Protecting Your Preclinical Investment: The Case For High-fidelity Cell Sorting

April 10, 2026

BY HANNAH SHEEHAN, PH.D. CEO SAUVEBIO


In the world of preclinical development of advanced modalities such as gene therapies, cell therapies, and complex biologics, the in vivo phase is often the most resource-intensive part of the journey.

Working with a premier partner like Biomere ensures that your in vivo studies are executed with precision to generate meaningful go/no-go data. Whether it is a rodent PK study or a complex AAV biodistribution program, in vivo studies provide critical input to making decisions. As consultants and scientific partners, we at SauveBio often see a critical gap in the Discovery studies to understand mechanism of action, efficacy and early toxicology. Too often, researchers take precious, high-value tissue samples that have been exposed to a novel therapy and subject them to “bulk” analysis. They grind up a lymph node or a tumor and look at the average gene expression but there is a problem. Biology doesn’t happen in averages; it happens in specific cells.

This is where the partnership between Biomere’s in vivo excellence and SauveBio’s advanced cell sorting capabilities becomes a force multiplier for your data package. By physically isolating specific cell populations from treated animal model samples before downstream analysis, we turn a standard safety study into a goldmine of mechanistic insight. Here are three scenarios where integrating SauveBio’s sorting expertise into your in vivo PK study design is not a nice to have, but is a necessity.

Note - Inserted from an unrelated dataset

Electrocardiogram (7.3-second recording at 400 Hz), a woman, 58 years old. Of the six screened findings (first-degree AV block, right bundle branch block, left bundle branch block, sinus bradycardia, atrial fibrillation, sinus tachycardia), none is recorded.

1. The “Needle in the Haystack”: Isolating Rare Immune Subsets

The Problem:

In many immunology and oncology studies, the cells that actually mat- ter (the tumor-infiltrating lymphocytes (TILs) or specific memory B-cells) comprise less than 1% of the total tissue. If you perform bulk RNA sequencing on a whole tumor biopsy, the signal from these rare cells is drowned out by the noise of millions of structural cells and necrotic debris. You might miss a subtle but critical immune response simply because the signal was diluted

The Solution:

SauveBio works with Biomere to receive fresh tissue suspensions imme- diately following necropsy. Using multi-parametric Fluorescence-Activat- ed Cell Sorting (FACS), we can physically sort out that 0.1% popula- tion of specific T-cells into a tube. When you sequence that tube, you aren’t looking at an average; you are looking at a pure, concentrated signal that provides detailed data on the cell type that matters.

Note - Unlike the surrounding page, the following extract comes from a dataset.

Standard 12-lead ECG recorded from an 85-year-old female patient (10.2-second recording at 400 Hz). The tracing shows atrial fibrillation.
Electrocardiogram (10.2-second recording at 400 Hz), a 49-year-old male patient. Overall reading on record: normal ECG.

2. Protecting Your Genomics Investment: “Garbage In, Garbage Out”

The Problem:

Single-cell RNA sequencing (scRNA-seq) has revolutionized how we understand drug toxicity and efficacy. However, it is also incredibly expensive. The quickest way to burn through a budget is to feed a commercially available chip with dead cells or debris. When tissues are dissociated (especially tough tissues like lung or NHP brain), cell viability often drops. If you load this raw mixture into a sequencer, a good amount of the data may not be usable.

The Solution:

SauveBio acts as the quality control gatekeeper. We employ “Live/ Dead” sorting strategies to remove dead cells and debris, delivering a suspension of high-viability, single cells to the genomics facility. This ensures that every dollar you spend on sequencing yields high-quality data, maximizing the ROI of the in vivo study.

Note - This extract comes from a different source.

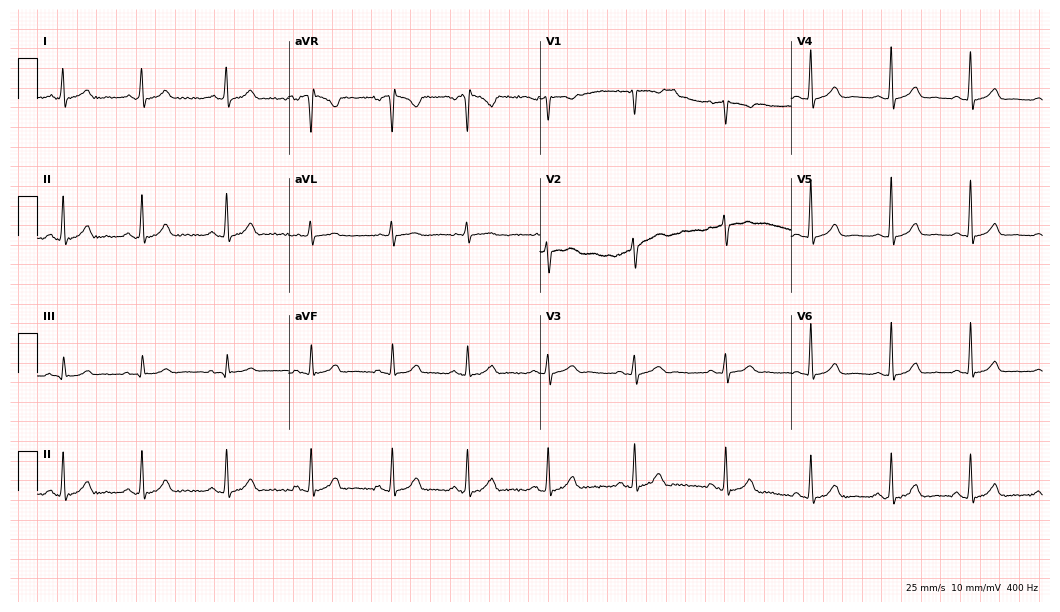
Resting 12-lead electrocardiogram (10.2-second recording at 400 Hz). Patient: a female, 27 years old. Read as a normal ECG.

3. Validating the Vector: GFP+ vs. The Bystanders

The Problem:

In AAV gene therapy or CRISPR editing studies, “transduction efficiency” is a key endpoint and it is important to know which cells actually received the therapy. Established PCR methods tells you how many vector copies are in the tissue on average, but it doesn’t tell you if the therapy changed the phenotype of the cells receiving the gene modification therapy.

The Solution:

If your vector includes a reporter (like GFP), SauveBio can sort the sample into two distinct populations: the “GFP-Positive” cells (those that got the drug) and the “GFP-Negative” cells (the bystanders). By analyzing these two groups separately, you can definitively prove that phenotypic changes, like the downregulation of a disease marker, are directly linked to your therapy, rather than just general environmental changes.

In summary, the partnership between Biomere and Sauve combines physiological context and cellular resolution. Your preclinical samples are too valuable to waste on low-resolution data so by integrating high-end cell sorting into your workflow, you ensure that you are seeing every single tree in the forest.